RSS_f <- function(beta, dat){
    ## inefficient, should compute these outside the loop, but ...
    X <- cbind(1, as.matrix(dat[,-1]))
    y <- dat[,1]
    f_ha <- X %*% beta
    return(sum((y - f_ha)^2))
}

x0 <- rep(0,7)  ## need one additional element in the vector for the intercept
r <- optim(x0, RSS_f, dat=dat, control = list(maxit = 1e5))

Points 2 and 3 are related to @ZheyuanLi's answer (i.e., picking a good starting point will mitigate them).

Point (2): if we run this optim() without the control(list(maxit = 1e5)), it fails to converge — but silently. You have to look at r$convergence, see that the value is 1 and not 0 (zero = "converged"), and then go look at ?optim to see that r$convergence == 1 means "maximum number of iterations observed".

Point (3): if you look at the coefficients, you'll see that they still don't quite match lm. This data set has 8 observations and 7 predictors, which makes the OLS fit pretty ambitious (although not impossible). I tried a few other options (e.g. method = "BFGS" in optim()), which didn't help much.

You can get an idea of the stability of the OLS problem by looking at the ratio of the largest to the smallest eigenvalue of crossprod(X) (i.e., t(X) %*% X); in this case it's a factor of about 1e5 (bad news).

X <- cbind(1, as.matrix(dat[,-1]))
eigen(crossprod(X))$values
[1] 2.034880e+01 6.082053e+00 2.730513e+00 9.748323e-01 8.148341e-02
[6] 1.358231e-02 9.186567e-05

Alternatively, compute the condition number: Matrix::condest(crossprod(X)) is 2.75e5 (again, a large value is bad).

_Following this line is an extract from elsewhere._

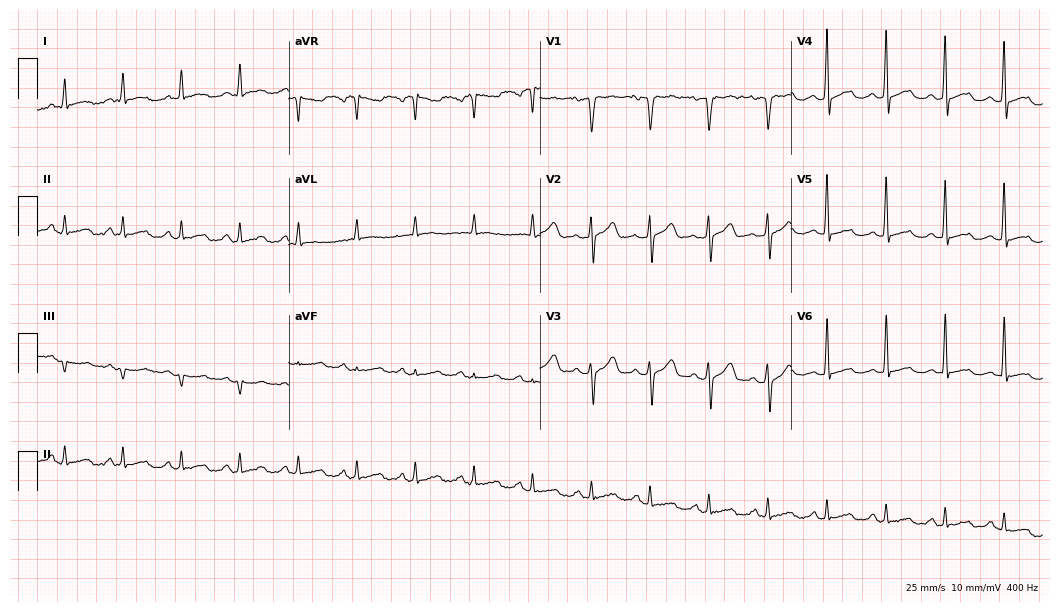
ECG (10.2-second recording at 400 Hz) — a 55-year-old male patient. Findings include sinus tachycardia (a sinus rate of 100 beats per minute or more).

For comparison, if I generate predictors randomly (m <- matrix(rnorm(48), nrow = 8)), add an intercept column, and compute the condition number of crossprod(m), the values are typically on the order of 500 (1000 random replicates ranged from about 20 to 30,000). So part of the problem is 'not much data for a model with this many predictors', but your example is even worse than a randomly sampled one.

R's built-in method for fitting linear models (QR with a custom pivoting strategy) works robustly even on such ill-posed problems.

I don't think removing the intercept will change the ill-conditioning problem very much, although I haven't checked.